Author Topic: Humor....I need Humor!  (Read 1378232 times)

Offline Plthijnx

  • Alpha Rooster
  • *****
  • Posts: 537
  • My da*n easy button's broken. Can I borrow yours?
Humor....I need Humor!
« on: November 08, 2005, 06:57:15 PM »
thought I'd get a Joke Thread started.....here goes....

Taxiing down the tarmac, the jetliner abruptly stopped, turned around and returned to the gate. After an hour-long wait, it finally took off. A concerned passenger asked the flight attendant, "What was the problem?"
"The pilot was bothered by a noise he heard in the engine," explained the flight attendant, "and it took us a while to find a new pilot."
_____
Cessna: "Jones tower, Cessna 12345, student pilot, I am out of fuel."
Tower: "Roger Cessna 12345, reduce airspeed to best glide!! Do you have the airfield in sight?!?!!"
Cessna: "Uh...tower, I am on the south ramp; I just want to know where the fuel truck is."
_____
A man telephoned an airline office in New York and asked, "How long does it take to fly to Boston?"
The clerk said, "Just a minute."
"Thank you," the man said and hung up.
_____
 A man walks up to the counter at the airport. "Can I help you?" asks the agent. "I want a round trip ticket," says the man.
"Where to?" asks the agent.
"Right back to here."
_____
A passenger piled his cases on the scale at an airline counter in New York and said to the clerk, "I'm flying to Los Angeles.
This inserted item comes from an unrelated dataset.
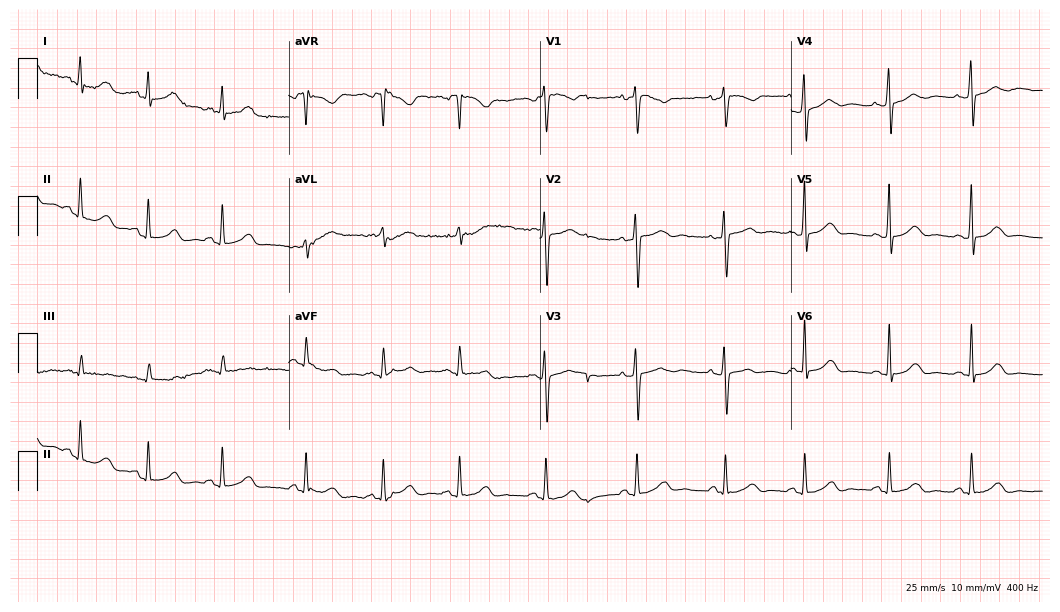
Standard 12-lead ECG recorded from a woman, 30 years old. None of these six findings is recorded: first-degree AV block, right bundle branch block (RBBB), left bundle branch block (LBBB), sinus bradycardia, atrial fibrillation (AF), sinus tachycardia. Findings outside these six are not listed.

I want the square case to go to Denver and the two round ones to go to Seattle."
"I'm sorry, sir, but we can't do that."
"Why not? You did it last time!"
 _____

"Flight 1234, for noise abatement, turn right 45 degrees.."
"But Center, we are at 35,000 feet. How much noise can we make up here?"
"Sir, have you ever heard the noise a 747 makes when it hits a 727?"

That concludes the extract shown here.